/sse-popcount

SIMD (SSE) population count --- http://0x80.pl/articles/sse-popcount.html

Primary LanguageC++BSD 2-Clause "Simplified" LicenseBSD-2-Clause

SIMD popcount

Sample programs for my article http://0x80.pl/articles/sse-popcount.html

https://travis-ci.org/WojciechMula/sse-popcount.svg?branch=master

Paper

Daniel Lemire, Nathan Kurz and I published an article Faster Population Counts using AVX2 Instructions.

Introduction

Subdirectory original contains code from 2008 --- it is 32-bit and GCC-centric. The root directory contains fresh C++11 code, written with intrinsics and tested on 64-bit machines.

There are two programs:

  • verify --- it tests if all non-lookup implementations counts bits properly;
  • speed --- benchmarks different implementations of popcount procedure; please read help to find all options (run the program without arguments).

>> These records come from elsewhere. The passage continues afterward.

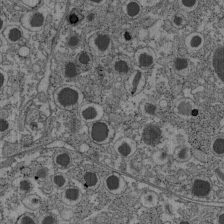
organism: C57BL Mouse
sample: Pancreatic islet
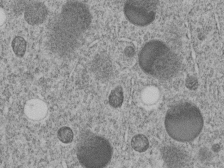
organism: C. elegans
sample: C. elegans embryo early stage
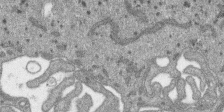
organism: Human
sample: Lung epithelial cells infected with SARS-CoV-2
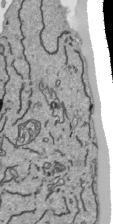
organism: Human
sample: Mitochondria in HCT116 cells
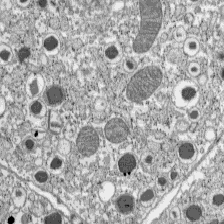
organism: C57BL Mouse
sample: Pancreatic islet
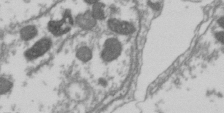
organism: Drosophila
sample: Cell division; meiosis; drosophila spermatocytes
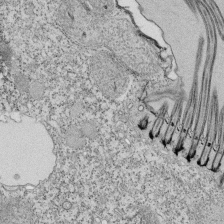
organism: Tetrahymena
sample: Cilia in tetrahymena
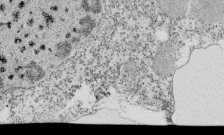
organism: Tetrahymena
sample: Cilia in tetrahymena
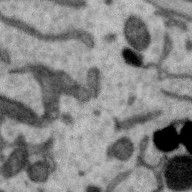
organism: Zebra finch
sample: Brain
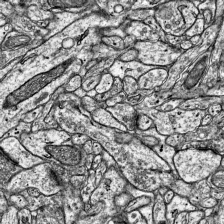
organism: Mouse
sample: Visual Cortex
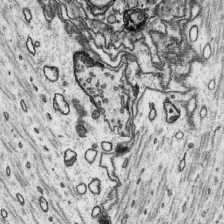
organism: Platynereis dumerilii
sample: Parapodia
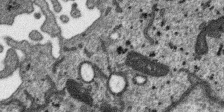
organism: Human
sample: Lung epithelial cells infected with SARS-CoV-2
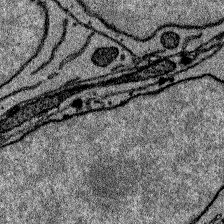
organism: Zebrafish
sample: Larval olfactory bulb
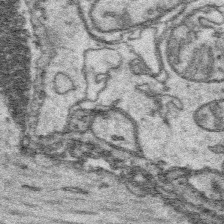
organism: Platynereis dumerilii
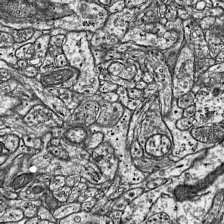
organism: Mouse
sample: Visual Cortex
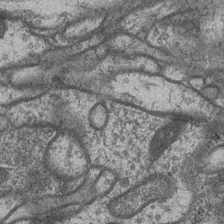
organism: Drosophila
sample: Optic medulla
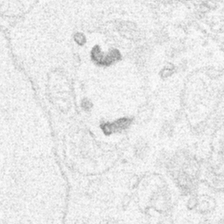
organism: Human
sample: Mitochondria in HCT116 cells
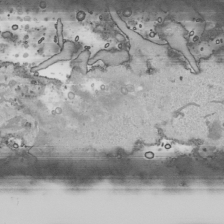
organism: Human
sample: Mitochondria in HCT116 cells
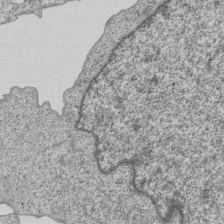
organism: Human
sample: MDA-MB-231 cells
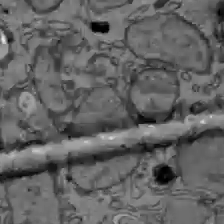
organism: C57BL Mouse
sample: Liver
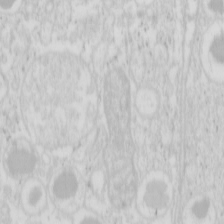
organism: Mouse
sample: Pancreas
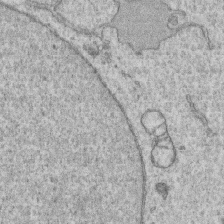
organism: Human
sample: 1205lu cells
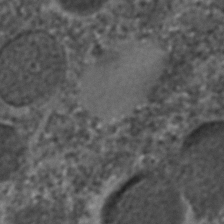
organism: C. elegans
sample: C. elegans embryo
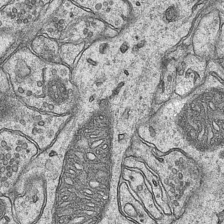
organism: Mouse
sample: CA1 Hippocampus
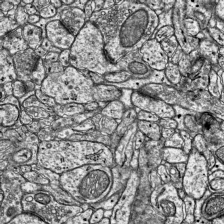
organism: Mouse
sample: Visual Cortex
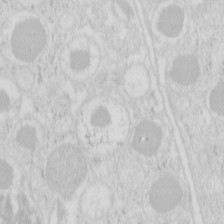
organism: Mouse
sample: Pancreas
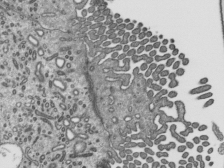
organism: Mouse
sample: Mouse epididymis efferent ductule cilia
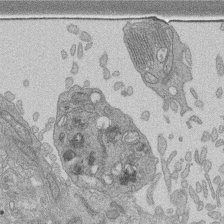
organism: Human
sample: Retinal organoid Rod and Cone cells
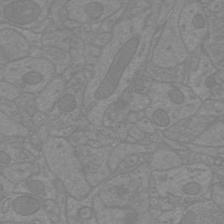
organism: Mouse
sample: Cortical neurons
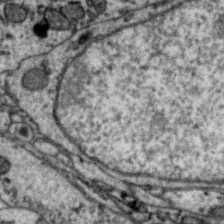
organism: Zebra finch
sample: Brain
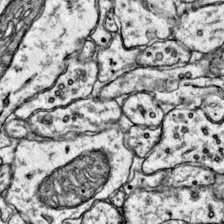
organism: Mouse
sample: Primary visual cortex
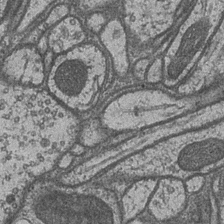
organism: Drosophila
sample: Optic medulla
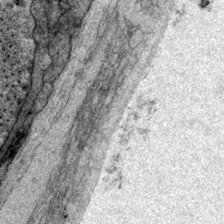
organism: P. pacificus
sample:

There are several targets:

  • default --- builtin functions, SSE and popcnt instructions;
  • AVX2 --- all above plus AVX2 implementations;
  • AVX512BW --- all above plus experimental AVX512BW code;
  • AVX512VBMI --- all above plus experimental AVX512VBMI code;
  • AVX512 VPOPCNT --- all above plus experimental AVX512 VPOPCNT code (should be compilable with very recent GCC, software emulator doesn't support this extension yet);
  • arm --- builtin and ARM Neon implementations.

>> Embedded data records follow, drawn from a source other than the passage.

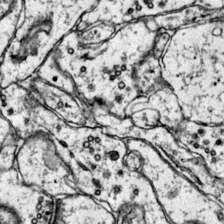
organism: Mouse
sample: Primary visual cortex
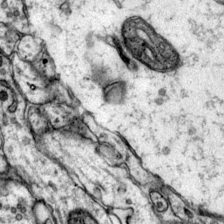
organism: Mouse
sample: Primary visual cortex
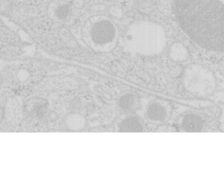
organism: Mouse
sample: Pancreas
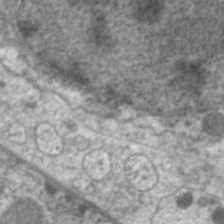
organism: C. elegans
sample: Pharynx
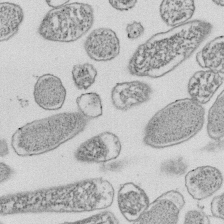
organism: E. coli
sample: Bacterial nucleoid
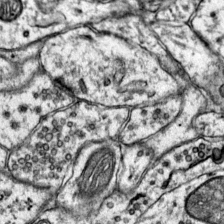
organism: Mouse
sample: Primary visual cortex
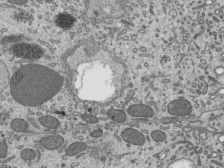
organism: Mouse
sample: Mouse epididymis efferent ductule cilia
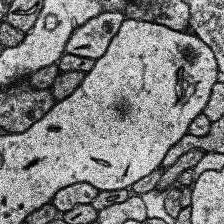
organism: Human
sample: Temporal Lobe
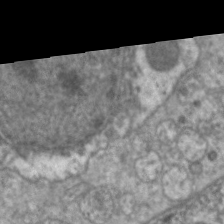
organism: C. elegans
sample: Pharynx
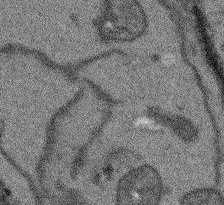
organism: Arabidopsis thaliana
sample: Root tip
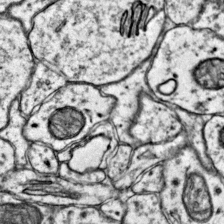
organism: Mouse
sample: Primary visual cortex
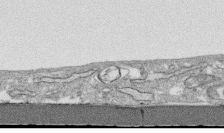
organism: Human
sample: CRL-1474
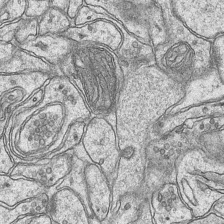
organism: Mouse
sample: CA1 Hippocampus

Type make help to find out details. To run the default target benchmark simply type make.

Available implementations

procedure description
lookup-8 lookup in std::uint8_t[256] LUT
lookup-64 lookup in std::uint64_t[256] LUT
bit-parallel naive bit parallel method
bit-parallel-optimized a bit better bit parallel
bit-parallel-optimized2 better utilization of 2- and 4-bit subwords
bit-parallel-mul bit-parallel with fewer instructions
bit-parallel32 naive bit parallel method (32 bit)
bit-parallel-optimized32 a bit better bit parallel (32 bit)
harley-seal Harley-Seal popcount (4th iteration)
sse-bit-parallel SSE implementation of bit-parallel-optimized (unrolled)
sse-bit-parallel-original SSE implementation of bit-parallel-optimized
sse-bit-parallel-better SSE implementation of bit-parallel with fewer instructions
sse-harley-seal SSE implementation of Harley-Seal
sse-lookup SSSE3 variant using pshufb instruction (unrolled)
sse-lookup-original SSSE3 variant using pshufb instruction
avx2-lookup AVX2 variant using pshufb instruction (unrolled)
avx2-lookup-original AVX2 variant using pshufb instruction
avx2-harley-seal AVX2 implementation of Harley-Seal
cpu CPU instruction popcnt (64-bit variant)
sse-cpu load data with SSE, then count bits using popcnt
avx2-cpu load data with AVX2, then count bits using popcnt
avx512-harley-seal AVX512 implementation of Harley-Seal
avx512bw-shuf AVX512BW implementation uses shuffle instruction
avx512vbmi-shuf AVX512VBMI implementation uses shuffle instruction
avx512-vpopcnt AVX512 VPOPCNT
builtin-popcnt builtin for popcnt
builtin-popcnt32 builtin for popcnt (32-bit variant)
builtin-popcnt-unrolled unrolled builtin-popcnt
builtin-popcnt-unrolled32 unrolled builtin-popcnt32
builtin-popcnt-unrolled-errata unrolled builtin-popcnt avoiding false-dependency
builtin-popcnt-unrolled-errata-manual unrolled builtin-popcnt avoiding false-dependency (asembly code)
builtin-popcnt-movdq builtin-popcnt where data is loaded via SSE registers
builtin-popcnt-movdq-unrolled builtin-popcnt-movdq unrolled
builtin-popcnt-movdq-unrolled_manual builtin-popcnt-movdq unrolled (assembly code)
neon-vcnt ARM Neon using VCNT
neon-HS Harley-Seal using Neon VCNT
aarch64-cnt ARMv8 Neon using CNT

Performance results

The subdirectory results contains performance results from various computers. If you can, please contribute.

Acknowledgments

  • Kim Walisch (@kimwalisch) wrote Harley-Seal scalar implementation.
  • Simon Lindholm (@simonlindholm) added unrolled versions of procedures.
  • Dan Luu (@danluu) agreed to include his procedures (builint-*) into this project. More details in Dan's article Hand coded assembly beats intrinsics in speed and simplicity

See also

  • libpopcnt --- library by Kim Walisch utilizing methods from our paper.